Recorded data:
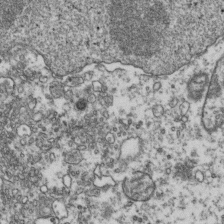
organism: Human
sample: Activated Jurkat CD4+ T cells
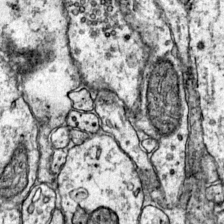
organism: Mouse
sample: Primary visual cortex
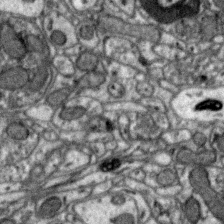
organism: Zebra finch
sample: Brain
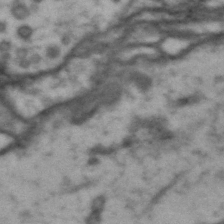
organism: Drosophila
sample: Brain
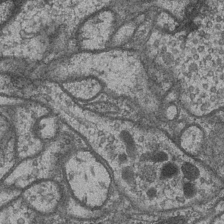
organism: Drosophila
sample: Optic medulla
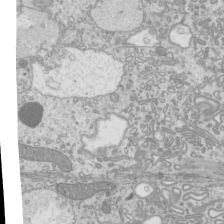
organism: Mouse
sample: Cilia; mouse epididymis
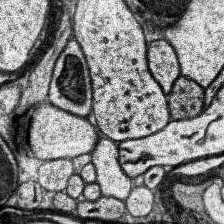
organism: Human
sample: Temporal Lobe
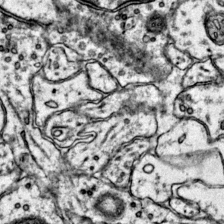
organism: Mouse
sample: Primary visual cortex
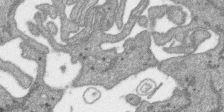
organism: Human
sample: Lung epithelial cells infected with SARS-CoV-2
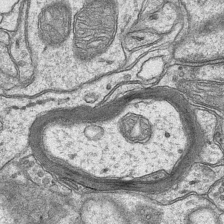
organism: Mouse
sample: CA1 Hippocampus
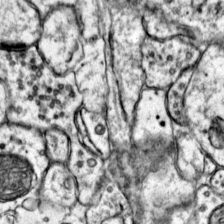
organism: Mouse
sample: Primary visual cortex
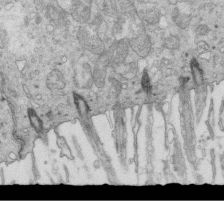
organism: Mouse
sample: Multiciliated cells
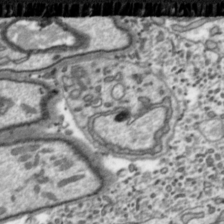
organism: Toxoplasma gondii
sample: Parasites in a vacuole inside a host cell
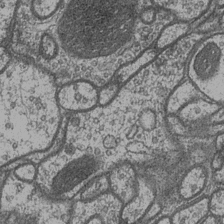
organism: Drosophila
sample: Optic medulla
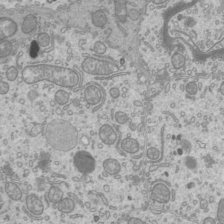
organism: Mouse
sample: Cilia; mouse epididymis
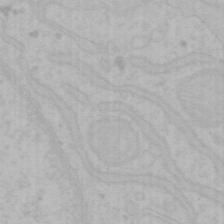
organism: Mouse
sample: Choroid plexus
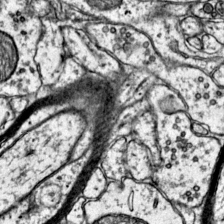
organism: Mouse
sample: Primary visual cortex
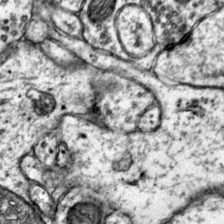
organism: Mouse
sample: Primary visual cortex
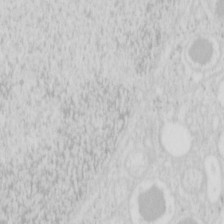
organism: Mouse
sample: Pancreas
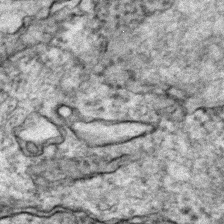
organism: Zebrafish
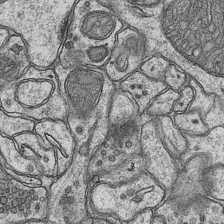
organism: Mouse
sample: CA1 Hippocampus
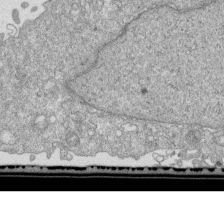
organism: Human
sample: HeLa cell HIV synapse
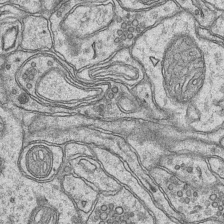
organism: Mouse
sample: CA1 Hippocampus
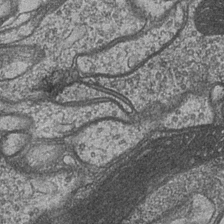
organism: Drosophila
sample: Optic medulla
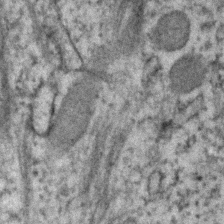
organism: Human
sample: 1205lu cells
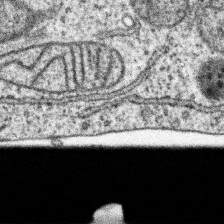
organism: Human
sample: HeLa cells
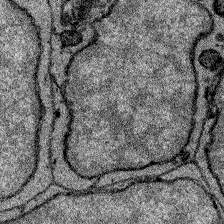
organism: Zebrafish
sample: Larval olfactory bulb
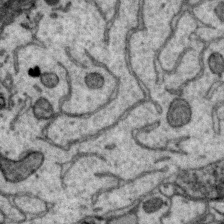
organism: Zebra finch
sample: Brain
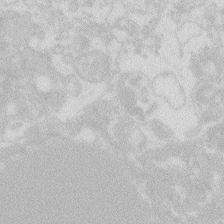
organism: Zebrafish
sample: Macrophage
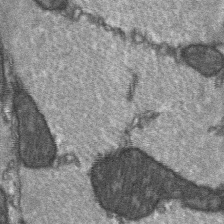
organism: C57BL Mouse
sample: Soleus
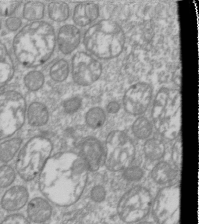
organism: Drosophila
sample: Cell division; meiosis; drosophila spermatocytes
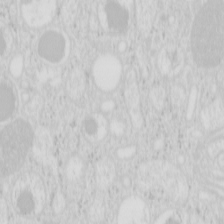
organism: Mouse
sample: Pancreas
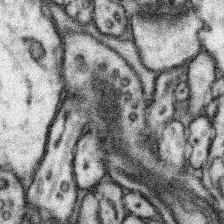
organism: Mouse
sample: Somatosensory cortex neuropil
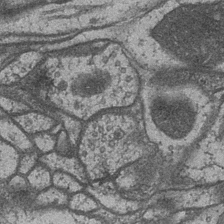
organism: Drosophila
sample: Optic medulla
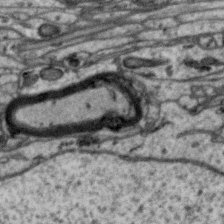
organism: Zebra finch
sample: Brain
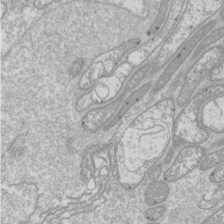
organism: Drosophila
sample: Cell division; meiosis; drosophila spermatocytes
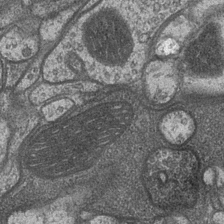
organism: Drosophila
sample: Optic medulla
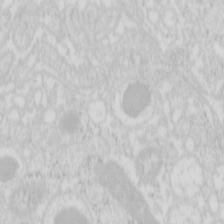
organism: Mouse
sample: Pancreas
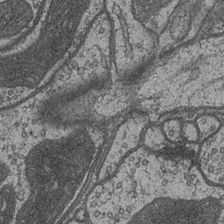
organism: Drosophila
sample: Optic medulla
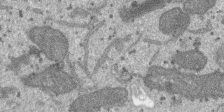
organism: Human
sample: Lung epithelial cells infected with SARS-CoV-2
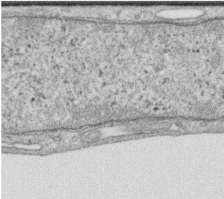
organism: Human
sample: Centriole in RPE cells

Task details:
Transcribe exactly the lines that run from the first line of the records above through the line with "sample: Multiciliated cells", and include both of those lines; pictures stay out.

Answer to the exercise:
organism: Human
sample: Activated Jurkat CD4+ T cells
organism: Mouse
sample: Primary visual cortex
organism: Zebra finch
sample: Brain
organism: Drosophila
sample: Brain
organism: Drosophila
sample: Optic medulla
organism: Mouse
sample: Cilia; mouse epididymis
organism: Human
sample: Temporal Lobe
organism: Mouse
sample: Primary visual cortex
organism: Human
sample: Lung epithelial cells infected with SARS-CoV-2
organism: Mouse
sample: CA1 Hippocampus
organism: Mouse
sample: Primary visual cortex
organism: Mouse
sample: Multiciliated cells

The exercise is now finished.